2) En caso de nulidad por objeto o causa ilícitos, los asociados y quienes actúen como administradores responderán ilimitada y solidariamente por el pasivo externo y por los perjuicios causados. Además, quedarán inhabilitados para ejercer el comercio por el término de diez años (C. Co., art. 105).

 

3) Cuando se declara la nulidad de una decisión de la asamblea o de la Junta de Socios, los administradores deben (i) tomar las medidas necesarias para que se cumpla la sentencia, pues de lo contrario su negligencia los hará responsables de los perjuicios que ocasionen, y (ii) indemnizar a la sociedad por los perjuicios derivados del cumplimiento de las decisiones anuladas, con derecho a repetir contra los asociados que las aprobaron (C. Co., arts. 192 y 193).

 

4) Los administradores (y el revisor fiscal) responden de los perjuicios que causen a la sociedad, a los asociados y a terceros por la no preparación o difusión de los estados financieros (L. 222/95, art. 42, inc. 2°).

 

5) Cuando la sociedad anónima se forma, se inscribe o se anuncia sin especificar que tiene esta calidad o sin la sigla "S.A.", los administradores responderán solidariamente de las operaciones sociales que celebren (C. Co., art. 373).

 

6) Los administradores responderán solidariamente ante los asociados y terceros por los perjuicios causados cuando inician nuevas operaciones sociales a pesar de encontrarse la sociedad en estado de cesación de pagos o cuando no convocan de inmediato a los asociados para informarlos sobre dicho estado (C. Co., art. 224).

 

7) Cuando en la sociedad anónima ocurran pérdidas que reduzcan el patrimonio neto por debajo del cincuenta por ciento del capital suscrito, los administradores deben abstenerse de iniciar nuevas operaciones y convocarán inmediatamente a la asamblea general para informarla de la situación.
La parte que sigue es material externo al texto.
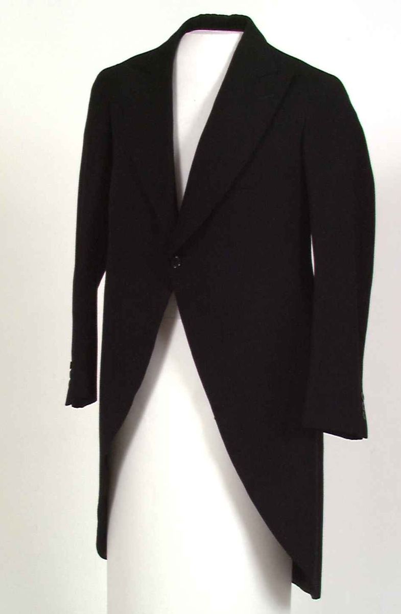 Jakett. Innskrift: K. Grude A/S Stavanger, Herr E. Brikelund 25/6-35 30590 M. Gave 1969. Produsert 1935, K. Grude A/S herrekonfeksjonsfabrikk, Stavanger, Rogaland, Norge. NF.1969-0068A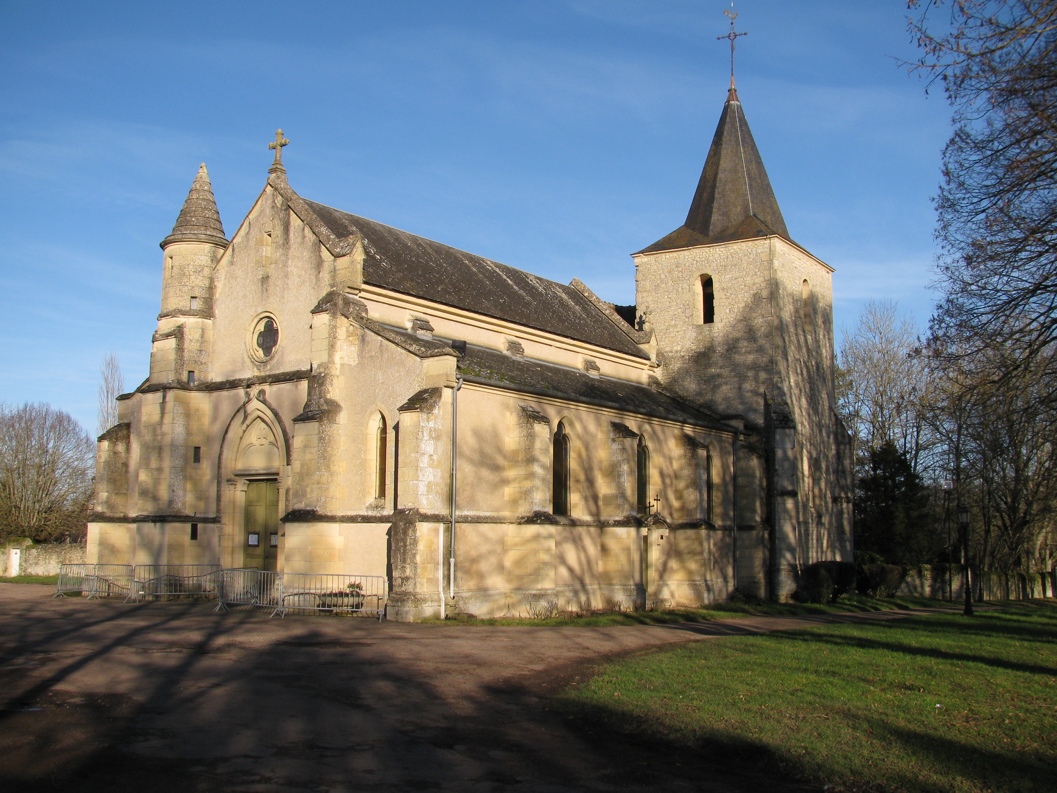 Église Saint-Denis, à Urzy, Nièvre, France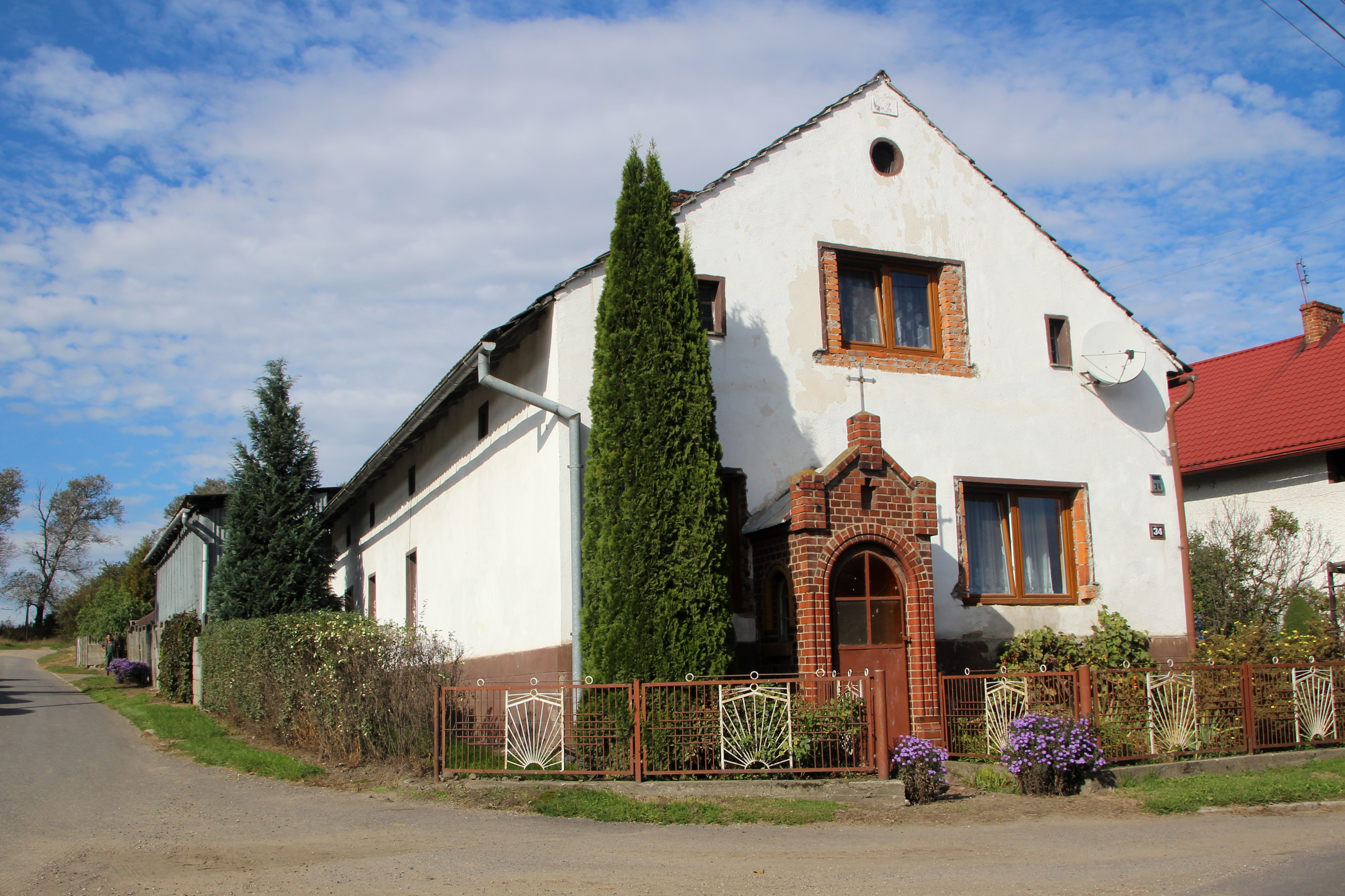 Dzielawy (dodatkowa nazwa w j. niem. Dzielau)- wieś w Polsce położona w województwie opolskim, w powiecie kędzierzyńsko-kozielskim, w gminie Polska Cerekiew.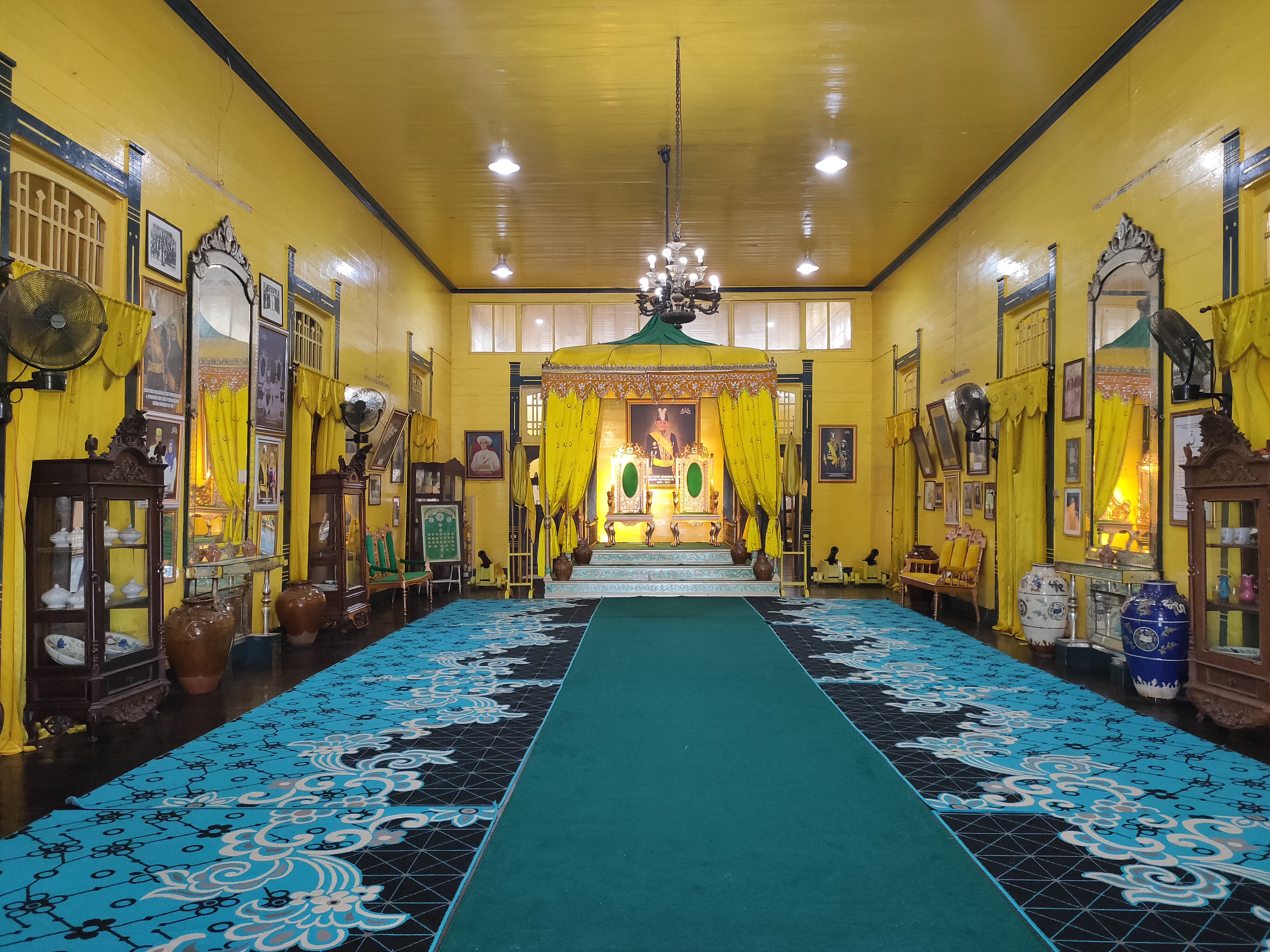 Keraton Kadariah adalah istana Kesultanan Pontianak yang dibangun pada dari tahun 1771 sampai 1778 masehi. Terletak di Jl. Tj. Raya 1, Dalam Bugis, Kec. Pontianak Tim., Kota Pontianak, Kalimantan Barat.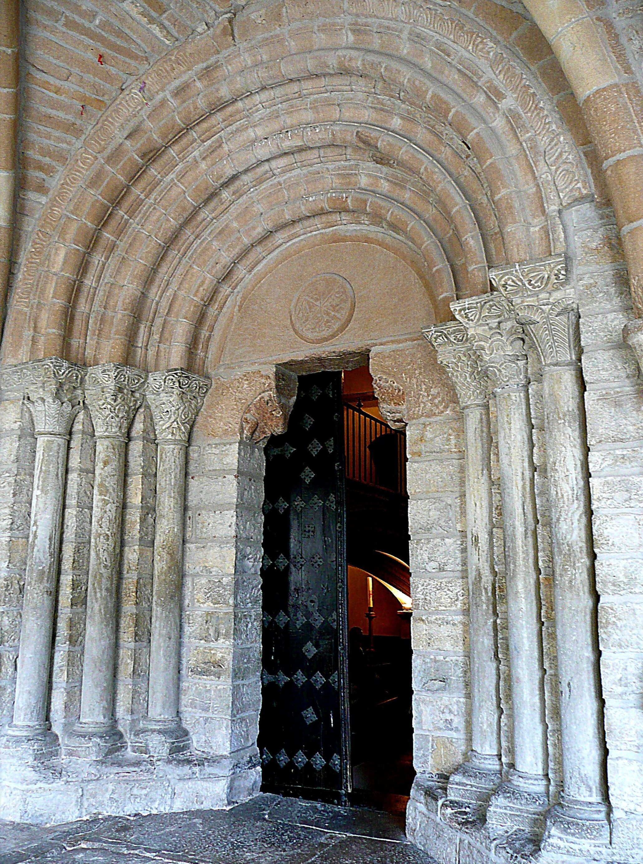 Portal de Acceso a la Iglesia de Nuestra Señora de la Purificación de Gazólaz.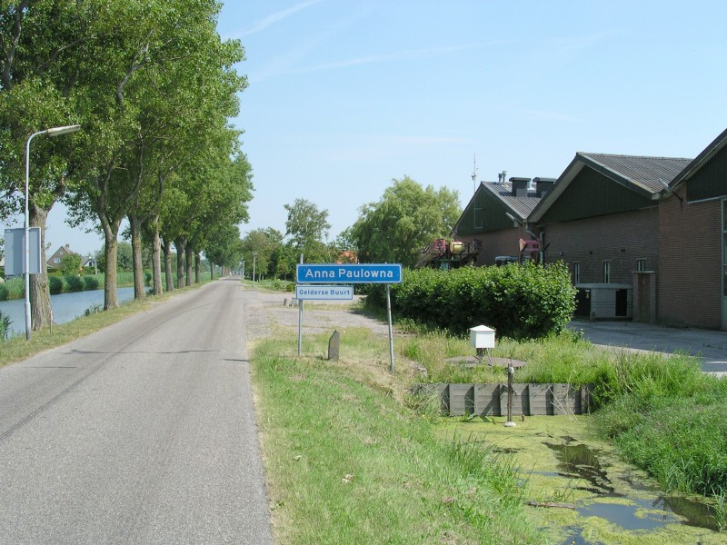 De Gelderse buurt in Anna Paulowna. The Hamlet Gelderse Buurt in Anna Paulowna.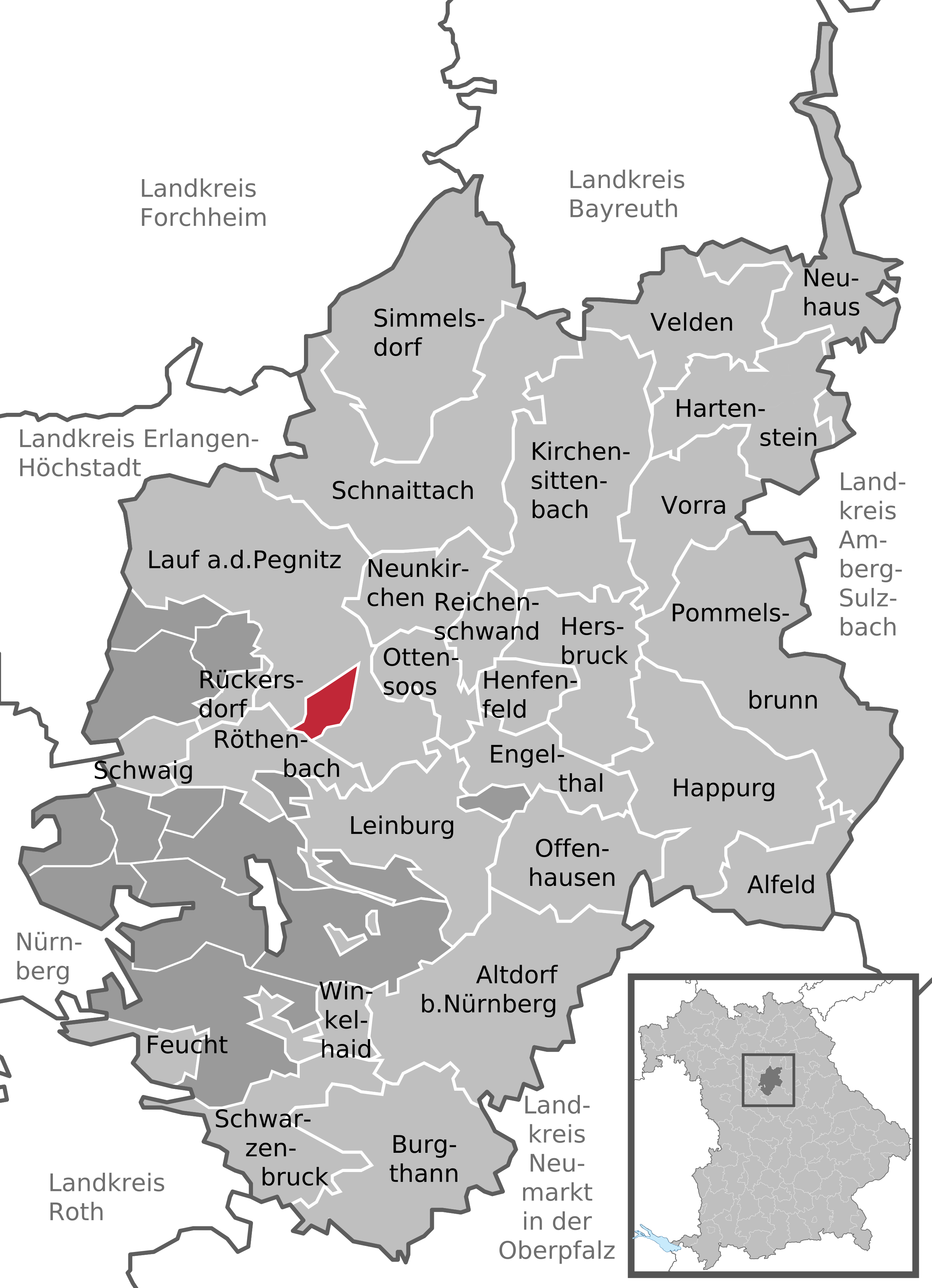 Positionskarte des gemeindefreien Gebietes Schönberg

Si no se procede de esta forma, los administradores serán solidariamente responsables de los perjuicios que causen a los accionistas y a terceros por las operaciones efectuadas con posterioridad a la fecha en que se verifiquen o constaten las pérdidas indicadas (C. Co., art. 458).

 

8) El factor debe indemnizar a la sociedad preponerte por los perjuicios derivados del incumplimiento de las normas contables, fiscales y administrativas relativas al establecimiento administrado (C. Co., art. 1338).

 

9) El liquidador responde frente a la sociedad, los asociados y terceros cuando realiza operaciones o actos ajenos a la inmediata liquidación privada de la sociedad. (C. Co., art. 222)

 

10) Cuando los bienes de la liquidación obligatoria sean insuficientes para solucionar el pasivo externo, y el pago se hubiere entorpecido por las acciones u omisiones de los administradores de la sociedad deudora, éstos responderán solidariamente por los daños y perjuicios que hubieren ocasionado a los socios y a terceros (L. 222/95, art. 206).

 

Responsabilidad del Revisor Fiscal Artículo 211. El revisor fiscal responderá de los perjuicios que ocasione a la sociedad, a sus asociados o a terceros, por negligencia o dolo en el cumplimiento de sus funciones.

 

Finalmente, se le sugiere consultar las doctrinas y conceptos emanados de esta Entidad, como las contenidas en los oficios 220- 64677 de octubre de 1998 y 220-30310 del 30 de julio de 2001, sobre los deberes y responsabilidades de los administradores, mayorías para reformas estatutarias y facultades de la Superintendencia frente a hechos irregulares, los cuales podrán ser consultados directamente en la página Web en la siguiente dirección: www.supersociedades.gov.co.